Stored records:
● ● ● ●
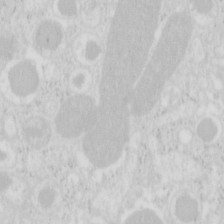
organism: Mouse
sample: Pancreas
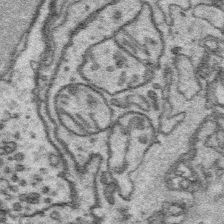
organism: Platynereis dumerilii
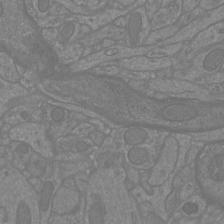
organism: Mouse
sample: Cortical neurons
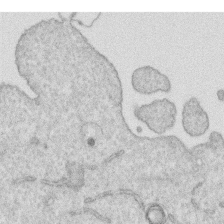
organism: Human
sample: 1205lu cells
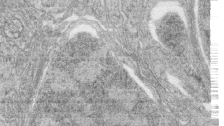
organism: Zebrafish
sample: synaptic ribbons in rod cells and cone cells
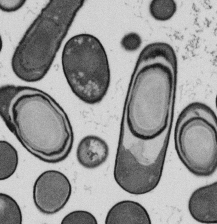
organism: B. subtilis
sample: Bacterial spore
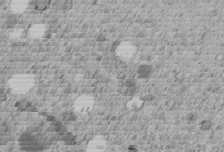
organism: C. elegans
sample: C. elegans embryo early stage
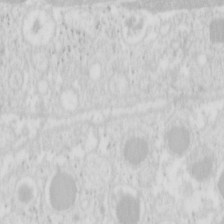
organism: Mouse
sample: Pancreas
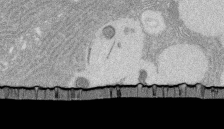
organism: Rat
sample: Salivary granule
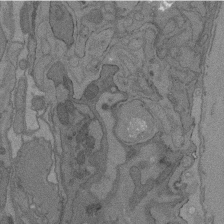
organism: C. elegans
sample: AFD neurons C. elegans
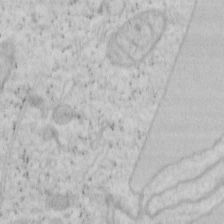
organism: Human
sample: HeLa cells
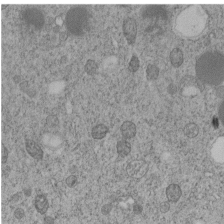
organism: C. elegans
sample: C. elegans embryo early stage
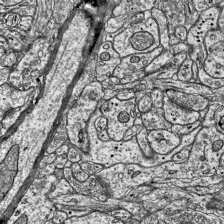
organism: Mouse
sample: Visual Cortex
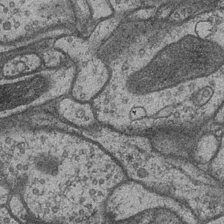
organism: Drosophila
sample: Optic medulla
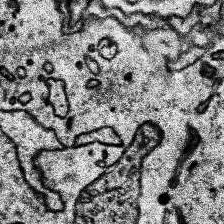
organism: Human
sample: Temporal Lobe
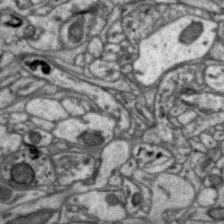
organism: Zebra finch
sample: Brain
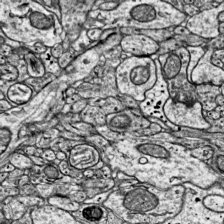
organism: Mouse
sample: Visual Cortex
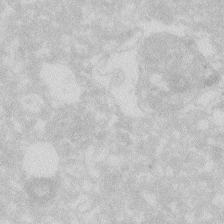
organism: Zebrafish
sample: Macrophage
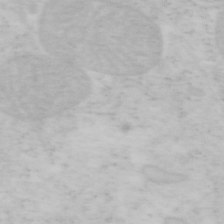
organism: Mouse
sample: OT-I killer T cells with ID8 ovarian cancer cells
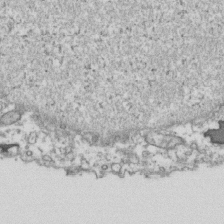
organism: Human
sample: Activated Jurkat CD4+ T cells
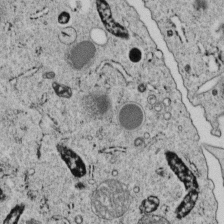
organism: C. elegans
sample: C. elegans embryo early stage
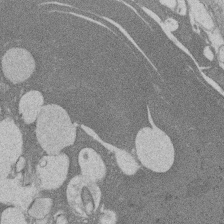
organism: Rat
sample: Salivary granule
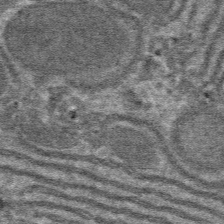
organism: Mouse
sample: Mouse hepatocytes
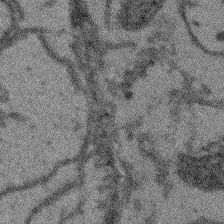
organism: Arabidopsis thaliana
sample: Root tip
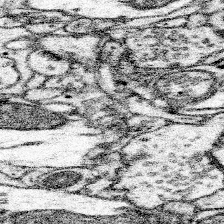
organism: Mouse
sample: Somatosensory cortex neuropil
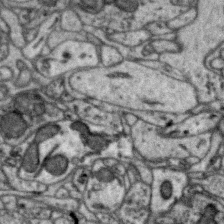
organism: Zebra finch
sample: Brain
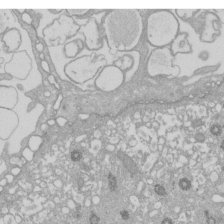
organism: Xenopus
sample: Cilia; centrioles in frog embryo cells
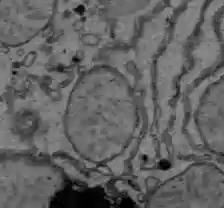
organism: C57BL Mouse
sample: Liver
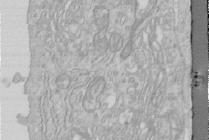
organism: Human
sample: Centriole in RPE cells
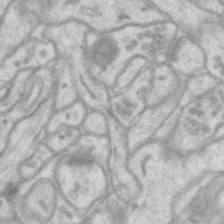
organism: Mouse
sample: CA1 Hippocampus
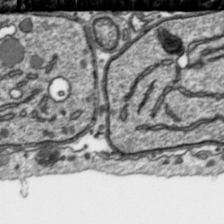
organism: Toxoplasma gondii
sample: Parasites in a vacuole inside a host cell
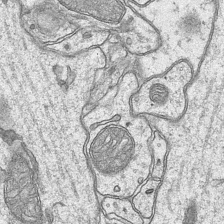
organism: Mouse
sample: CA1 Hippocampus
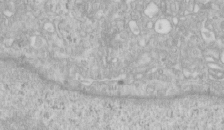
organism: Human
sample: Centriole in RPE cells
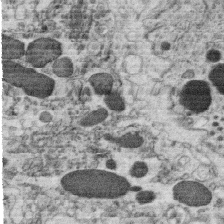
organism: C. elegans
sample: C. elegans oocyte; sperm cells
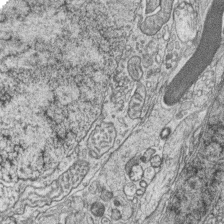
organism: Zebrafish
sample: synaptic ribbons in rod cells and cone cells
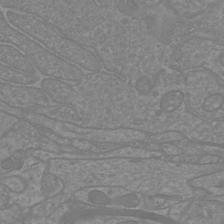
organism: Mouse
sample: Cortical neurons
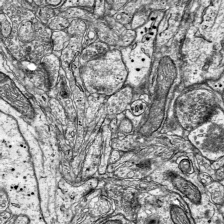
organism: Mouse
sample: Visual Cortex
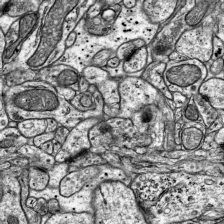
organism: Mouse
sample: Visual Cortex
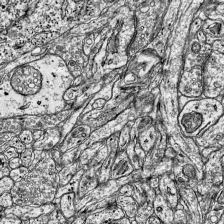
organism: Mouse
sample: Visual Cortex
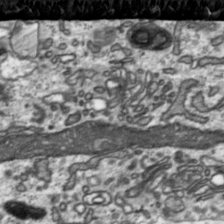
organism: Toxoplasma gondii
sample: Parasites in a vacuole inside a host cell
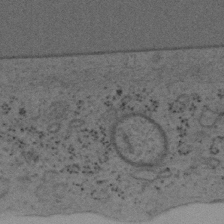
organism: Human
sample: HeLa cells
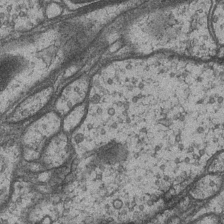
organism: Drosophila
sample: Optic medulla
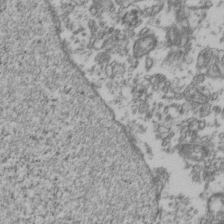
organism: Human
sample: Activated Jurkat CD4+ T cells
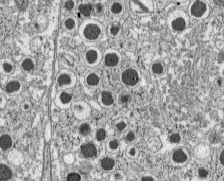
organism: C57BL Mouse
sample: Pancreatic islet
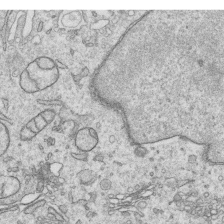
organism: Human
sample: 1205lu cells
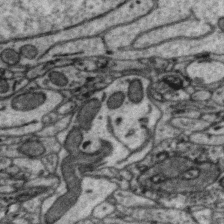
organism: Zebra finch
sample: Brain
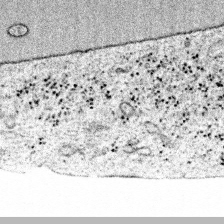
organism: Human
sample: HeLa cells
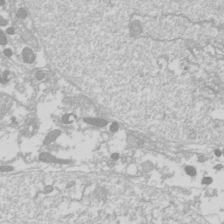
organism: Drosophila
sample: Cell division; meiosis; drosophila spermatocytes
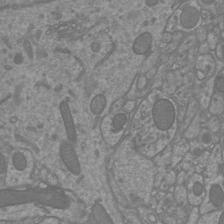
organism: Mouse
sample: Cortical neurons
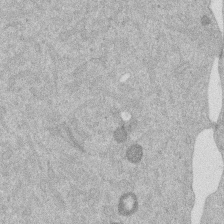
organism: Mouse
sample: Dividing mouse embryo 1 cell stage
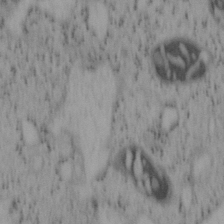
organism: Mouse
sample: OT-I killer T cells with ID8 ovarian cancer cells
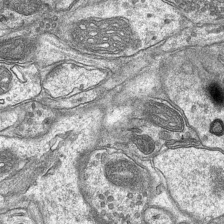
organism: Mouse
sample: CA1 Hippocampus
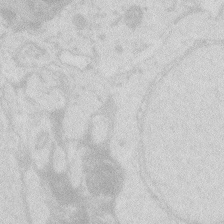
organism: Zebrafish
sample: Macrophage
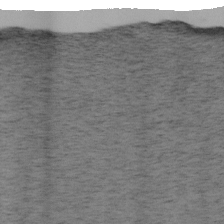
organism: Mouse
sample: OT-I killer T cells with ID8 ovarian cancer cells
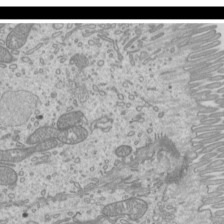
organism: Mouse
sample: Cilia; mouse epididymis
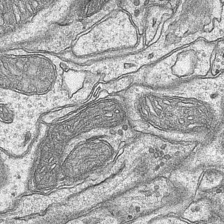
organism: Mouse
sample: CA1 Hippocampus
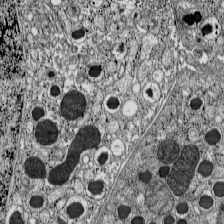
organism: C57BL Mouse
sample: Pancreatic islet
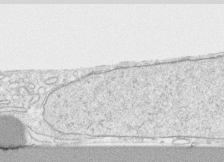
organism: Human
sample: CRL-1474
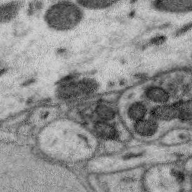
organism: Zebra finch
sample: Brain
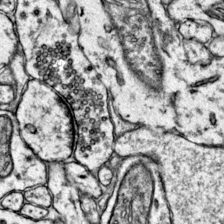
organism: Mouse
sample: Primary visual cortex
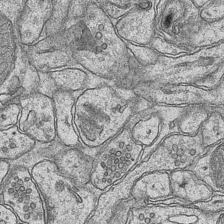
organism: Mouse
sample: CA1 Hippocampus
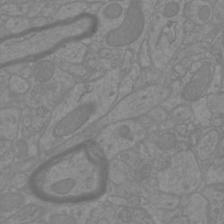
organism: Mouse
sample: Cortical neurons
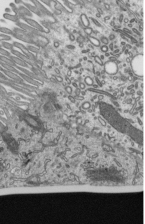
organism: Mouse
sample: Mouse epididymis efferent ductule cilia
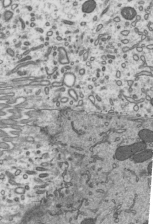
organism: Mouse
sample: Mouse epididymis efferent ductule cilia
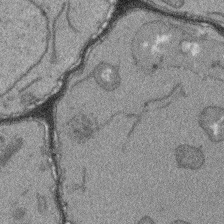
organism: Arabidopsis thaliana
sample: Root tip
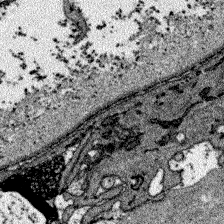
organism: Zebrafish
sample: Larval olfactory bulb
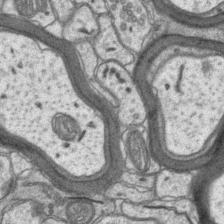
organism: Mouse
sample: CA1 Hippocampus
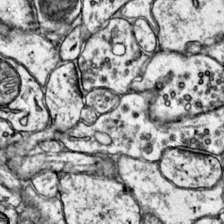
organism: Mouse
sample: Primary visual cortex
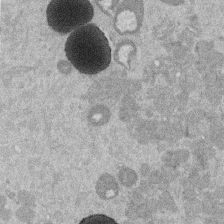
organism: Mouse
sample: Dividing mouse embryo 1 cell stage
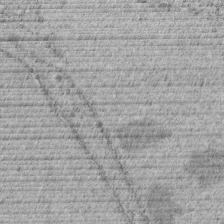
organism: C. elegans
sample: C. elegans embryo early stage
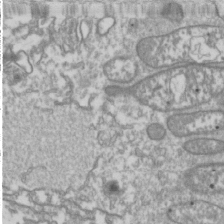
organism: Drosophila
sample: Cell division; meiosis; drosophila spermatocytes
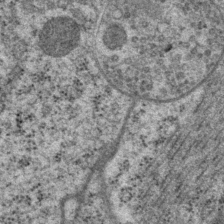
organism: P. pacificus
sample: Pharynx
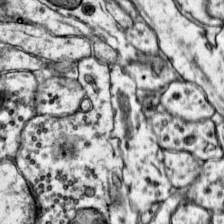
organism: Mouse
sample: Primary visual cortex
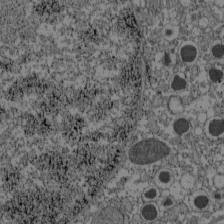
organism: C57BL Mouse
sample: Pancreatic islet
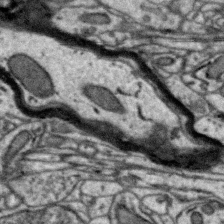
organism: Zebra finch
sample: Brain
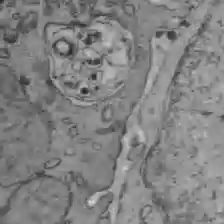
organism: C57BL Mouse
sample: Liver
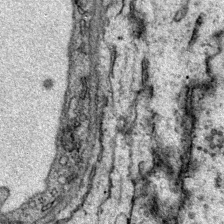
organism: Mouse
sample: Primary visual cortex
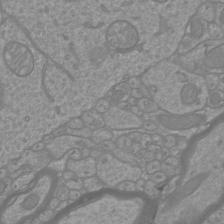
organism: Mouse
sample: Cortical neurons
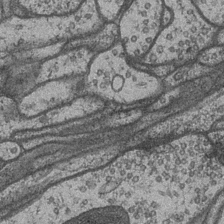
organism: Drosophila
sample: Optic medulla
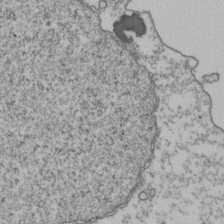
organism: Human
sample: Activated Jurkat CD4+ T cells
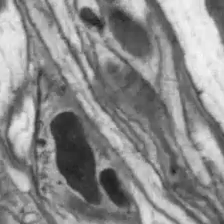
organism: Drosophila
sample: Optic lobe
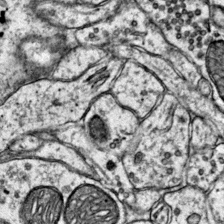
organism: Mouse
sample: Primary visual cortex
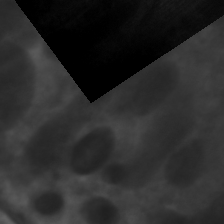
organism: C. elegans
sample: Pharynx
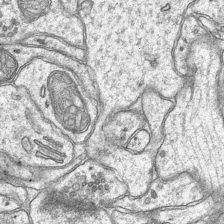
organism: Mouse
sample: CA1 Hippocampus
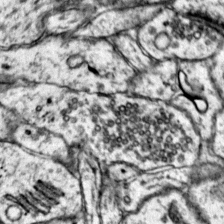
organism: Mouse
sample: Primary visual cortex
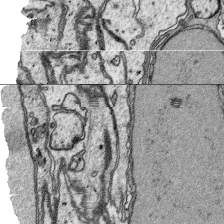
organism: Platynereis dumerilii
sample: Parapodia
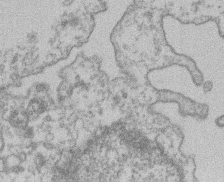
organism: Mouse
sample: T cell stromal cell synapse
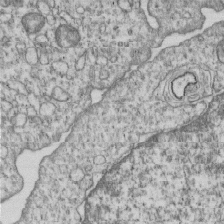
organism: Human
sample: MDA-MB-231 cells
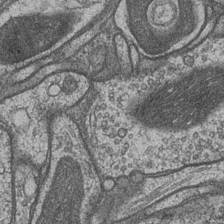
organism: Drosophila
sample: Optic medulla
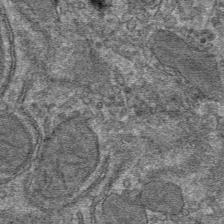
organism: Mouse
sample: Mouse hepatocytes
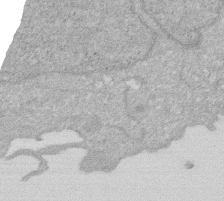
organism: Human
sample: HIV infected U937 cells
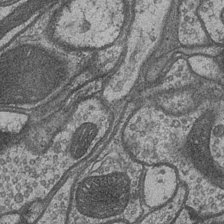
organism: Drosophila
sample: Optic medulla
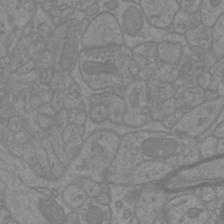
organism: Mouse
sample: Cortical neurons
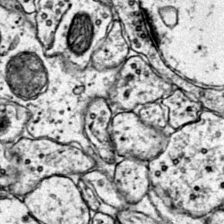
● ● ● ●
* [What you need to do] Pictures aren't part of the copy; return each record above exactly.

* [Result of the exercise]
organism: Mouse
sample: Pancreas
organism: Platynereis dumerilii
organism: Mouse
sample: Cortical neurons
organism: Human
sample: 1205lu cells
organism: Zebrafish
sample: synaptic ribbons in rod cells and cone cells
organism: B. subtilis
sample: Bacterial spore
organism: C. elegans
sample: C. elegans embryo early stage
organism: Mouse
sample: Pancreas
organism: Rat
sample: Salivary granule
organism: C. elegans
sample: AFD neurons C. elegans
organism: Human
sample: HeLa cells
organism: C. elegans
sample: C. elegans embryo early stage
organism: Mouse
sample: Visual Cortex
organism: Drosophila
sample: Optic medulla
organism: Human
sample: Temporal Lobe
organism: Zebra finch
sample: Brain
organism: Mouse
sample: Visual Cortex
organism: Zebrafish
sample: Macrophage
organism: Mouse
sample: OT-I killer T cells with ID8 ovarian cancer cells
organism: Human
sample: Activated Jurkat CD4+ T cells
organism: C. elegans
sample: C. elegans embryo early stage
organism: Rat
sample: Salivary granule
organism: Mouse
sample: Mouse hepatocytes
organism: Arabidopsis thaliana
sample: Root tip
organism: Mouse
sample: Somatosensory cortex neuropil
organism: Zebra finch
sample: Brain
organism: Xenopus
sample: Cilia; centrioles in frog embryo cells
organism: C57BL Mouse
sample: Liver
organism: Human
sample: Centriole in RPE cells
organism: Mouse
sample: CA1 Hippocampus
organism: Toxoplasma gondii
sample: Parasites in a vacuole inside a host cell
organism: Mouse
sample: CA1 Hippocampus
organism: Human
sample: Centriole in RPE cells
organism: C. elegans
sample: C. elegans oocyte; sperm cells
organism: Zebrafish
sample: synaptic ribbons in rod cells and cone cells
organism: Mouse
sample: Cortical neurons
organism: Mouse
sample: Visual Cortex
organism: Mouse
sample: Visual Cortex
organism: Mouse
sample: Visual Cortex
organism: Toxoplasma gondii
sample: Parasites in a vacuole inside a host cell
organism: Human
sample: HeLa cells
organism: Drosophila
sample: Optic medulla
organism: Human
sample: Activated Jurkat CD4+ T cells
organism: C57BL Mouse
sample: Pancreatic islet
organism: Human
sample: 1205lu cells
organism: Zebra finch
sample: Brain
organism: Human
sample: HeLa cells
organism: Drosophila
sample: Cell division; meiosis; drosophila spermatocytes
organism: Mouse
sample: Cortical neurons
organism: Mouse
sample: Dividing mouse embryo 1 cell stage
organism: Mouse
sample: OT-I killer T cells with ID8 ovarian cancer cells
organism: Mouse
sample: CA1 Hippocampus
organism: Zebrafish
sample: Macrophage
organism: Mouse
sample: OT-I killer T cells with ID8 ovarian cancer cells
organism: Mouse
sample: Cilia; mouse epididymis
organism: Mouse
sample: CA1 Hippocampus
organism: C57BL Mouse
sample: Pancreatic islet
organism: Human
sample: CRL-1474
organism: Zebra finch
sample: Brain
organism: Mouse
sample: Primary visual cortex
organism: Mouse
sample: CA1 Hippocampus
organism: Mouse
sample: Cortical neurons
organism: Mouse
sample: Mouse epididymis efferent ductule cilia
organism: Mouse
sample: Mouse epididymis efferent ductule cilia
organism: Arabidopsis thaliana
sample: Root tip
organism: Zebrafish
sample: Larval olfactory bulb
organism: Mouse
sample: CA1 Hippocampus
organism: Mouse
sample: Primary visual cortex
organism: Mouse
sample: Dividing mouse embryo 1 cell stage
organism: C. elegans
sample: C. elegans embryo early stage
organism: Drosophila
sample: Cell division; meiosis; drosophila spermatocytes
organism: P. pacificus
sample: Pharynx
organism: Mouse
sample: Primary visual cortex
organism: C57BL Mouse
sample: Pancreatic islet
organism: Zebra finch
sample: Brain
organism: C57BL Mouse
sample: Liver
organism: Mouse
sample: Primary visual cortex
organism: Mouse
sample: Cortical neurons
organism: Drosophila
sample: Optic medulla
organism: Human
sample: Activated Jurkat CD4+ T cells
organism: Drosophila
sample: Optic lobe
organism: Mouse
sample: Primary visual cortex
organism: C. elegans
sample: Pharynx
organism: Mouse
sample: CA1 Hippocampus
organism: Mouse
sample: Primary visual cortex
organism: Platynereis dumerilii
sample: Parapodia
organism: Mouse
sample: T cell stromal cell synapse
organism: Human
sample: MDA-MB-231 cells
organism: Drosophila
sample: Optic medulla
organism: Mouse
sample: Mouse hepatocytes
organism: Human
sample: HIV infected U937 cells
organism: Drosophila
sample: Optic medulla
organism: Mouse
sample: Cortical neurons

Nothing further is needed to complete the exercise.